無意識にときめく女の部分は胸に秘めておき、リトライの言葉を待ってくれている照星さんを見上げる。
「ご趣味は?」
「見合いか?……そうだな、射撃だろうか」
「しゃげき……射撃!?あの、拳銃や猟銃の!?」
「ああ、社会人団体にも所属している。最近は専ら教える側だが」
予想外過ぎた。「趣味は?」なんてありきたりな会話は幾度となくしてきたが、射撃は初めて聞いた。薄過ぎる知識を掻き集め、射撃をする照星さんを想像しようとして、これ以上挙動不審になるのは危ないと判断した。我ながら賢明な判断だ。
「あ、それじゃあお祭りの射的も得意だったりしますか?」
「あまりやった事は無いが、的に当てるのは得意だ」
「すごい!私あれ当てられた試しがないんですよね」
「慣れていないと勝手もわからないからな。取りたい物があるなら呼んでくれ」
「こ、心強過ぎる……暫く夏祭り行ってないけど、今年は行こうかな。照星さん、お祭りとか行きます?」
「射撃を教えている子供たちに連れられて、たまに」
「ふふ、慕われているんですね」
近寄り難い雰囲気だと思っていたけど、話してみると冗談も通じるし意外と話しやすい。教えるのも上手いんだろうな。子供たちが羨ましく思える。
「今度はこちらの番だな。なまえさんのご趣味は?」
「むむ、聞いた手前答えざるを得ません。食べることが好きなので美味しいお店を開拓したり、ついでにその近くを散歩することですかねぇ」
「まさに今してることか」
「そうですね、春が好きなのでこの時期は散歩が捗ります」
ポケットから取り出したスマホでカメラロールを開く。散歩の度に撮影している道で見かけた花や気になった看板、野良猫を撮り溜めているフォルダを照星さんの方に向けると、肩を寄せて覗き込んできた。平常心、平常心を保つのだ。
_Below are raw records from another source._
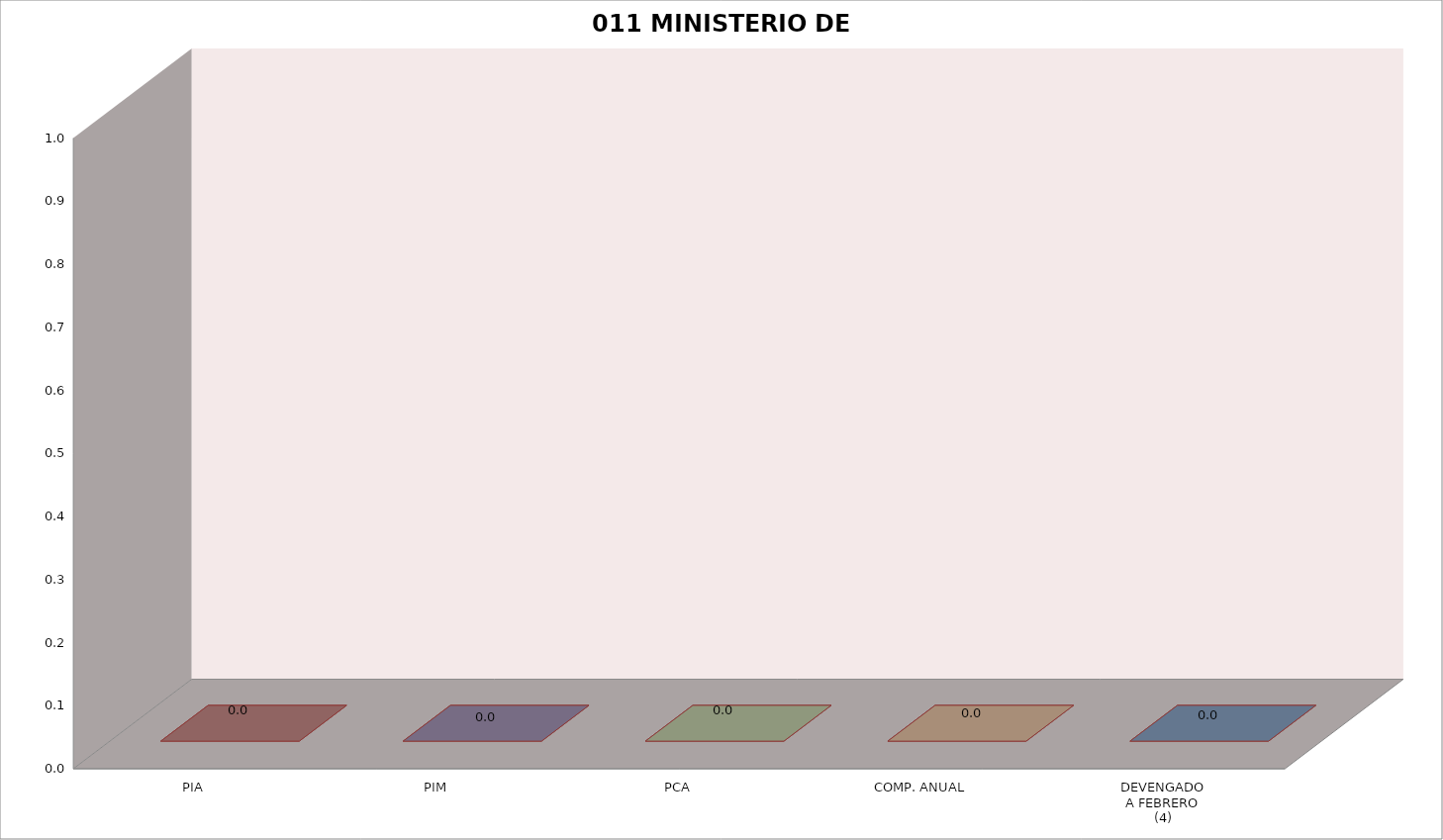
| Category | 011 MINISTERIO DE SALUD |
|---|---|
| PIA | 0 |
| PIM | 0 |
| PCA | 0 |
| COMP. ANUAL | 0 |
| DEVENGADO
A FEBRERO
(4) | 0 |

「植物に詳しいわけじゃないんですけど、お花を見るのが好きで。パンを買って公園でボーっとするのがこの時期の定番です」
「季節を楽しんでいるんだな。この公園にもよく来るのか?」
「そうですね。でも、ここは職場も近いから飲み会帰りに酔い覚ましに来ることの方が多いです」
「……まさか1人で?」
「1人のこともあれば、同僚や雑渡さんがいる時も……あ」
うっかり雑渡さんの名前を出してしまった。定食屋での苦虫を噛み潰したような表情を浮かべる姿を思い出し、恐る恐る横を向く。
……怒っては、いない?呆れ顔は何かを言おうとして言葉を選んでいるような、はたまた呆れて物も言えないのか。照星さん、黙っているとちょっと迫力があって怖い。
「……雑渡昆奈門でもいれば番犬程度の役には立つだろうが、夜に一人で歩くのはやめた方が良い」
「あっ、はい。ごめんなさい気を付けます……」
絞り出すように、というか言葉を選んでお出しされたのはガチめのお説教だった。至極真っ当過ぎるどストレート正論に、謝罪と反省をする以外の選択肢がなかった。というか、雑渡さんを番犬扱いするのはちょっと詳しく聞きたい。一体どういう関係なんだろう。
「飲みに行くことは多いのか?」
「月に一、二回くらい……?」
「……雑渡昆奈門を呼ぶくらいなら私を呼んでくれ」
「……………………え!!??」
Now Loading……と目の前に輪っかがクルクルした後、思わず持っていたカップを落としそうになる。叫ぶような声を上げた私にハッとしたように、照星さんは片手で口元を覆うと、視線を逸らした。
「いや、出過ぎた真似をした。忘れてくれ」
「えっ、あっ、じゃあ照星さんも飲みに行きませんか!?」
「……?」
「あ、もちろんお仕事忙しいでしょうし時間があれば……ご要望とあれば雑渡さんも召喚します」
「それだけはやめてくれ」
雑渡さんの名前を出した時の反応速度、ちょっと嫉妬してしまう。預かり知らぬ二人の仲に、雑渡さんに嫉妬する日が来るとは思わなかったなと不思議な心地だった。
「そうか、そうだな。君のオススメの居酒屋に連れて行ってもらおうか」
「!! お任せてください! 和洋中、リーズナブルから間違いない味のお店、テーブル席から個室までカバーしてます!」
我ながらプレゼンのレパートリーが少な過ぎる。営業のロープレ研修受け直そうかな。勢い任せの商談は受注率低下の要因だ。咄嗟に出てくる仕事脳に若干引きつつも、「楽しみだ」と笑う照星さんを見れるならなんでもいいやぁ、と思ってしまった。
恋とは、先に惚れた方が負けなのである。